If your storage system supports Change Data Capture, like DynamoDB, only place the purchase order, and in the background listen to committed changes and send the email there. This assumes that sending the email is idempotent.
Without CDC, update the order row and atomically insert another row representing an intention to send the email. In the background poll “intention rows” and send the email. Usually this is done in conjunction with a queuing system, so typically the intention is to enqueue a msg.
Availability
A single process can rarely overwhelm itself. In a distributed system, one service can take another down by sending too many requests. A service must protect itself by throttling incoming requests, and you sometimes should protect others by throttling outgoing requests, see adaptive client-side throttling by @MarcJBrooker.

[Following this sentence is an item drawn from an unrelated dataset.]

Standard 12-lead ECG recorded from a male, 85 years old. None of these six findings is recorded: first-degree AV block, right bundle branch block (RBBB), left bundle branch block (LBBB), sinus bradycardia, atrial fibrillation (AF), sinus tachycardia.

Unlike functions in the same process, different services have different availability SLOs. In the code path of your API, don’t call another API that didn’t promise availability as high as you promised in your API. Same with latency. Try to move such calls out, to background jobs.
With a single process, if it crashes there isn’t much you can do, so why bother. In a distributed system your service should survive when a single process/machine fails, and try to fail gracefully if your dependency service is hard-down.

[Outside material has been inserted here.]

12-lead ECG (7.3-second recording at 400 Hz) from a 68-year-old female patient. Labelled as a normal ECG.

When one process fails, the system should somehow notice that (failed health checks, expired leases, explicit acknowledgements of completed work) and redistribute the work among survivors. In particular, you don’t have to maintain multiple exact copies of a state in a single process. In a stateful service, high availability can be achieved by maintaining multiple replicas of the same state.
State replicas should live in different availability zones which fail independently. Some keep copies even in geographically distant locations to survive natural disasters, for business continuity. State replication, especially synchronous / strongly consistent, is hard to get right. The good news is you rarely have to implement this yourself because your distributed database takes care of that.
Unlike a single process, deployments in a distributed system aren’t atomic. Backward incompatible changes require a multiple deployments, e.g. 1) update service1 to accept both old & new protocols 2) update service2 to use the new protocol 3) remove old code from service1.
Security
Different parts of the same process trust each other. A distributed system should minimize the impact when one node is compromised: each node may have to verify each incoming call/connection via authentication, authorization, transport encryption and/or input validation.
You might want to extract security sensitive parts of your application, e.g. payments, into a separate highly secure environment, e.g. Nitro Enclaves. When a monolith is compromised, ALL of its parts are compromised at once.
Testing
Testing a distributed system is harder. It may require multiple machines and/or more time. If your dependency service in a cloud doesn’t provide local emulators, you may have to create resources in your cloud provider, and forget to cleanup.
It might be infeasible to run integration tests locally or before merging a change. This increases the feedback loop interval, which makes engineers less happy.
Conclusion
While distribute systems have higher scale, availability, latency/throughput, and security, there are MUCH more complex. Making a system more distributed is a large investment and you must have a crisp understanding of what you are trying to achieve, i.e. the ROI.